“It’s a valid approach,” says Bruce Maggs, a professor of computer science at Duke University in Durham, NC, and vice president of research at Akamai, a Web content delivery and caching company based in Cambridge, MA. Fully replicating a database at multiple sites, as search companies typically do now, is inefficient, Maggs says, since only a small proportion of data is accessed at each site. A distributed approach “also saves considerably on everything else in the same proportion, such as capital costs and real estate,” he says. This is because, overall, the number of servers required goes down.
For users, the advantage would be quicker search results. This is because most answers would come from a data center that’s geographically closer. A small number of results would take longer than normal–but only 20 to 30 percent longer, says Baeza-Yates. “On average, most queries will be faster,” he says.
Maggs says the performance improvement would need to be high enough to counteract any delay in those search queries that have to be sent further afield.
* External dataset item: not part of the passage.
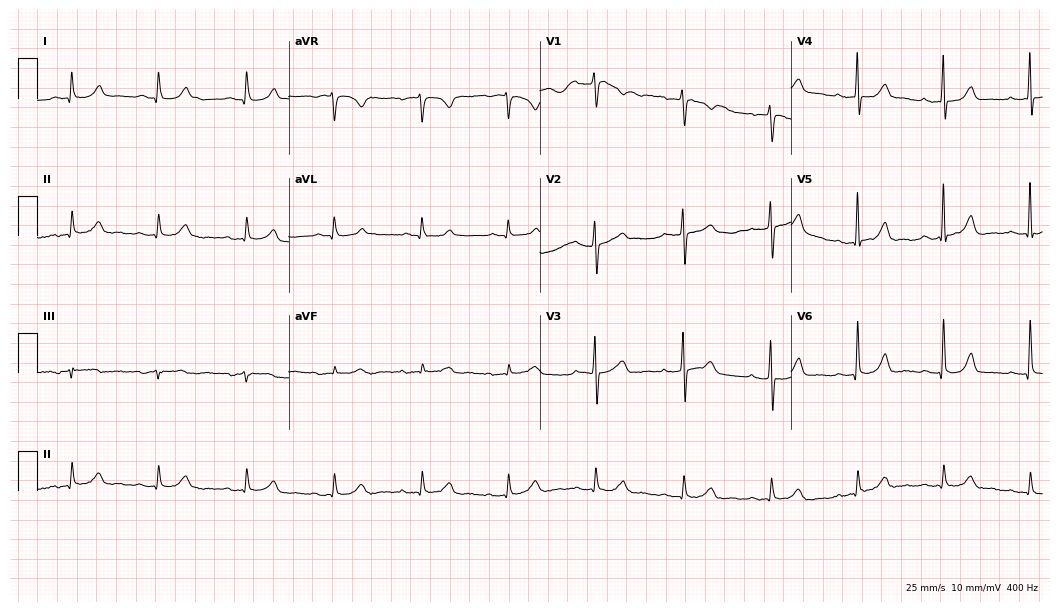
12-lead ECG from an 81-year-old female patient (10.2-second recording at 400 Hz). Recorded interpretation: within normal limits.
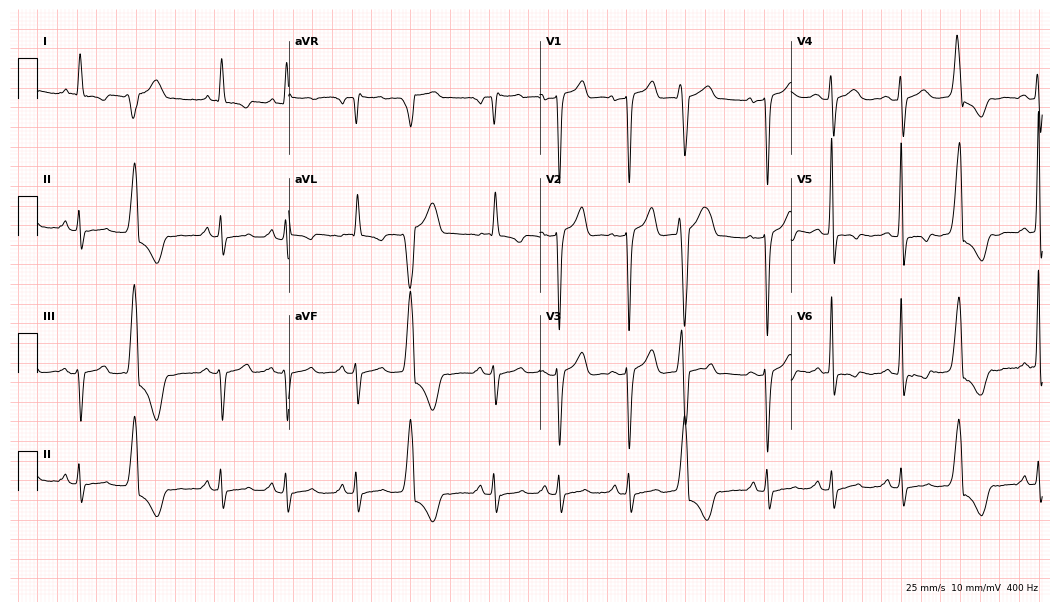
12-lead ECG from a 67-year-old male patient. No first-degree AV block, right bundle branch block, left bundle branch block, sinus bradycardia, atrial fibrillation or sinus tachycardia recorded for this tracing. Findings outside these six are not listed.
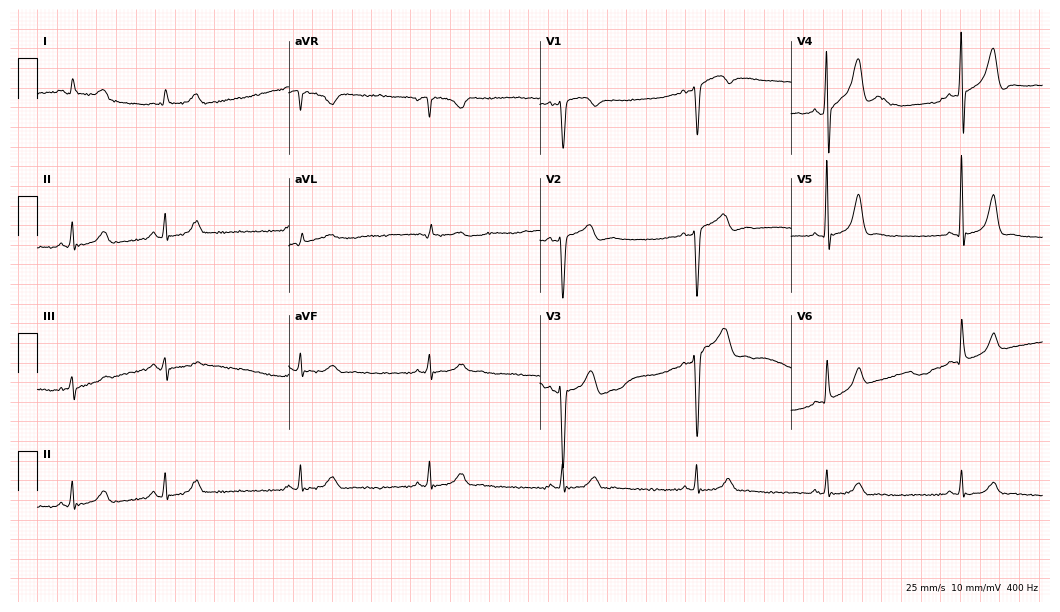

Another trade-off is that more users would get different results, depending on where they were, than is currently the case, says Peter Triantafillou, a researcher at the University of Patras in Greece who studies large-scale search. This already happens to some extent even under a centralized model, he says, but it could be a bigger concern if many more searches were inconsistent.
However, with search engine data centers already housing tens of thousands of servers, it’s questionable whether they can continue to grow and still function efficiently, Triantafillou says. “Will they be able to go to hundreds of thousands or millions?” he says. Just the practicality of installing the cabling and optics in and out of such facilities would pose serious problems, he says.
The distributed approach remains a long-term aim, Baeza-Yates admits. “But for the Internet,” he adds, “long-term is only about five years.”